“Hice un solo desafinado con las cenizas del amor las verbenas del pasado cangrenan el corazón”; con su voz ronca, apariencia escuálida, y su típico bombín, el Genio de Úbeda salió al escenario a las 8:32 de la noche para empezar una velada, que quienes la esperamos por más de cinco meses, inclusive años, sabíamos que sería auténtica y llena de sentimientos encontrados.
Durante las horas de larga fila, no se dejaban de escuchar los coros de las melodías del “Flaco”, no importaban las caras, los acentos, el vestuario o la intensión que llevaban los “sabineros” esa noche, todos al unísono añoraban el momento en donde le podrían aplaudir al “hombre del traje gris” y acariciar cada estrofa y saborearla como a un buen vino tinto.
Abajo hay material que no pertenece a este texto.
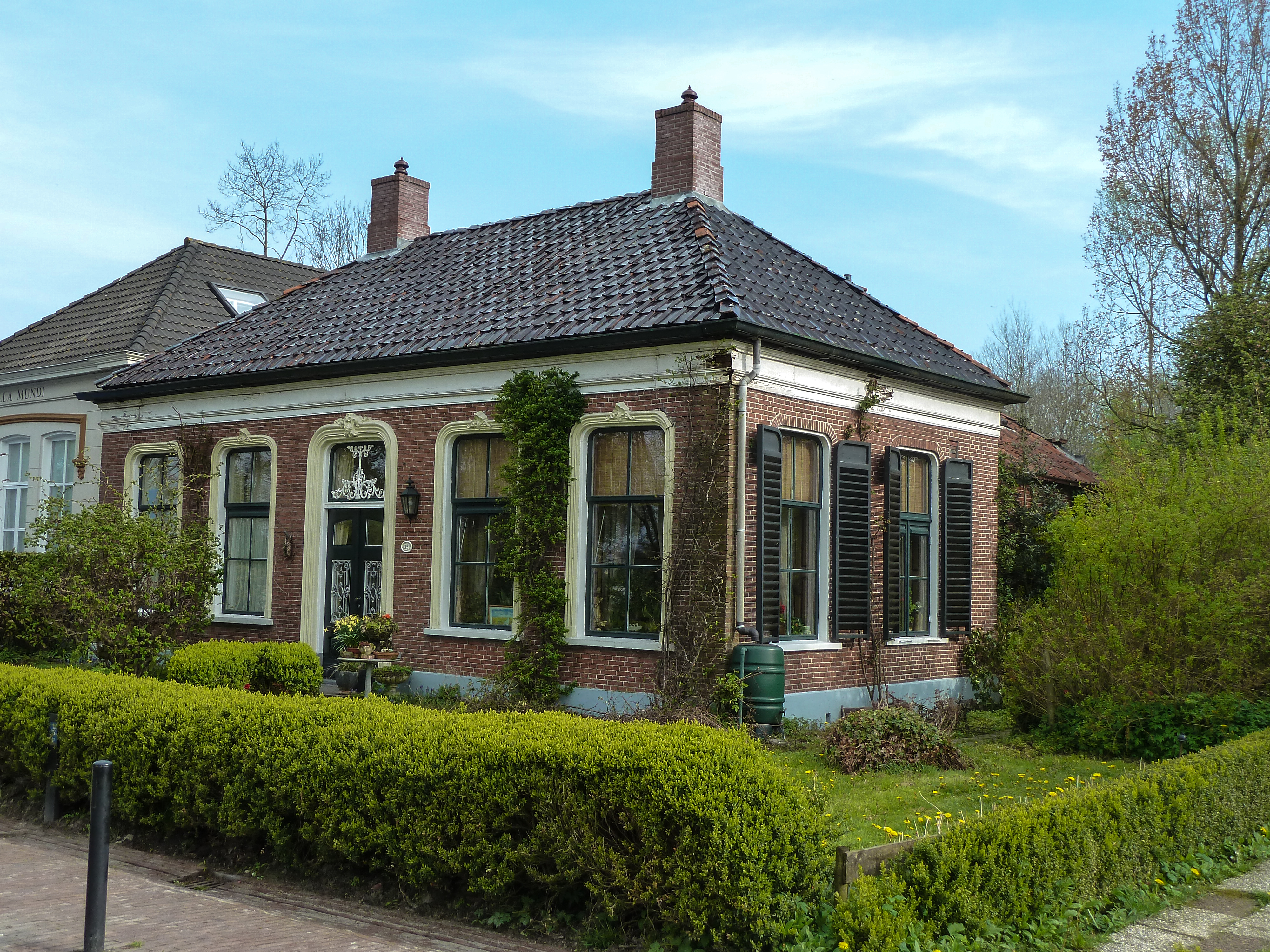 Voormalige schoolmeesterswoning in Onderdendam. Op de achtergrond de vroegere lagere school van Menkeweer.
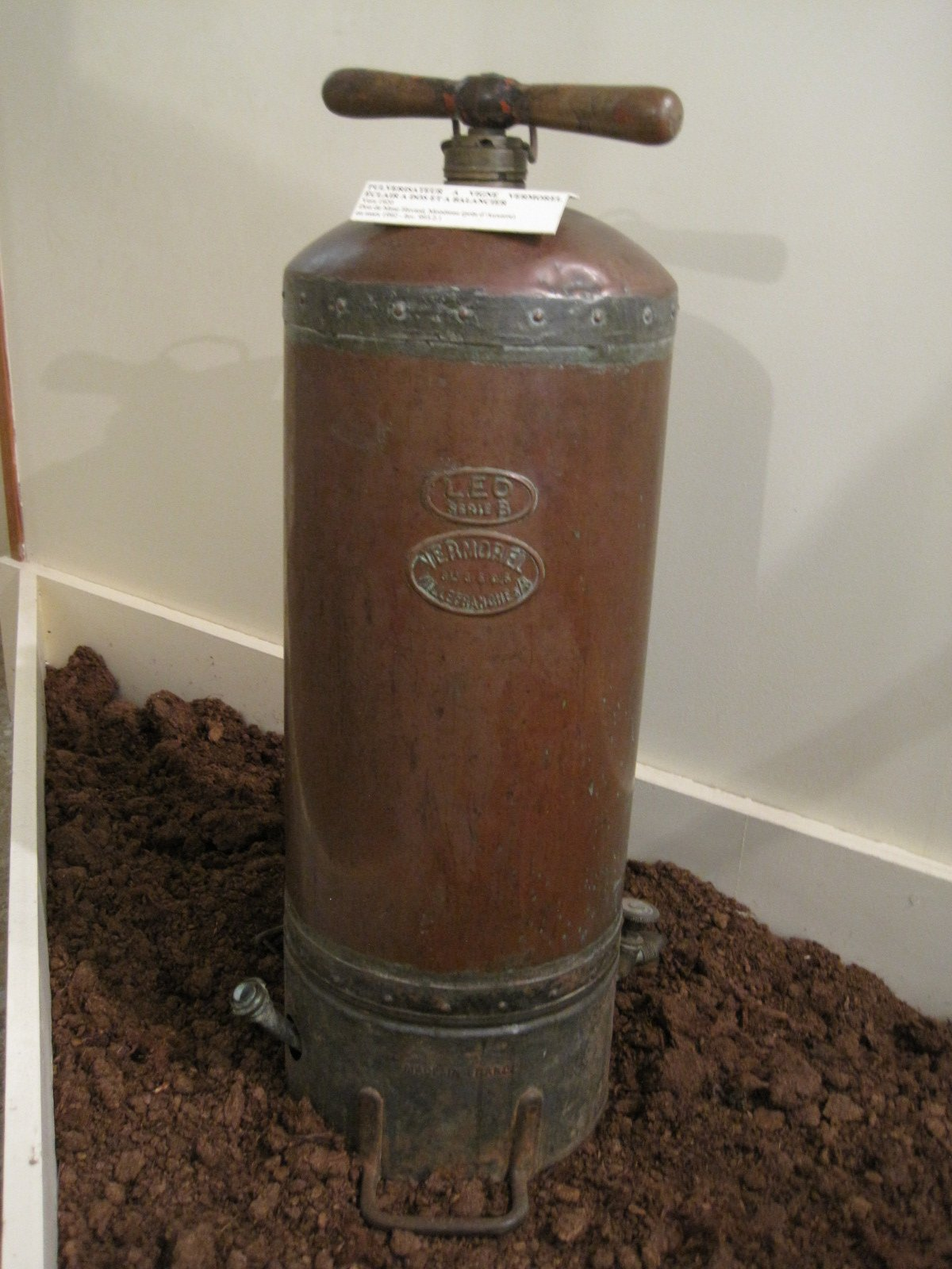 Hôtel des ducs de Bourgogne (Beaune)

¡Gracias a la vida!, la fortuna me sonreía, estaba disfrutando tan cerca de esa muestra de buen arte y deleite musical, tenía frente a mí al hombre que con sus canciones, en distintos momentos de mi fábula construían una fragmento. Ahí estaba tan aferrado a su guitarra y acompañado de sus músicos, que al igual que él eran extravagantes, pero sin duda igual de intensos y amantes de la bohemia y una que otra anécdota.
Un piano, un bajo, más de una guitarra, voces masculinas encantadoras y la voz sensual de una mujer fueron parte de su noche, de la noche de todos sus admiradores. Entre poemas, ocurrencias, frases sobre la vida y el amor, Sabina más que ofrecer lo que tenía , nos daba la impresión de que recibía aquellos aplausos y coros con tanta gratitud, que no se guardaba nada para sí mismo; dejó salir lo mejor de su música, su gracia y su acostumbrado tono irreverente.
Fue un acto de reciprocidad, todos nos dimos por complacidos, y cuando menciono con propiedad “todos”, no es por adueñarme de la palabra de los demás, pero con lo que observé esa noche, era tan palpable contemplar tales emociones. Podríamos haber cantado por horas, qué importa, queríamos que nos dieran las diez, las once, las doce, la una, las dos y las tres, viviendo fervorosamente aquella ilusión que nos embarga plenamente.
Aquella sonrisa pícara que se reflejaba en el escenario, era muestra de que el intérprete de “Tiramisú de Limón”, no quería dejar de cantar y hacer más de un ademán para que su público no dejase de vibrar con cada acorde y melodía. El juego de luces, el calor del momento y los incrédulos instantes del cercano final, sólo nos dejaban abrazar las últimas canciones para poder soñarlas al regresar a casa, luego de una función exquisita.
Irremediablemente, aquel concierto se convirtió en parte de las historias de juventud, que he de contarle a mis amigos y amigas en alguna noche de bohemia y usanzas. Tal vez contaré que “Peor para el sol” que malgastó aquella noche, que le sonreí a un “Pirata cojo” y que al final de una cautivadora velada brindé con la “Viudita de Clicquot” a la luz de una “Noche de bodas”.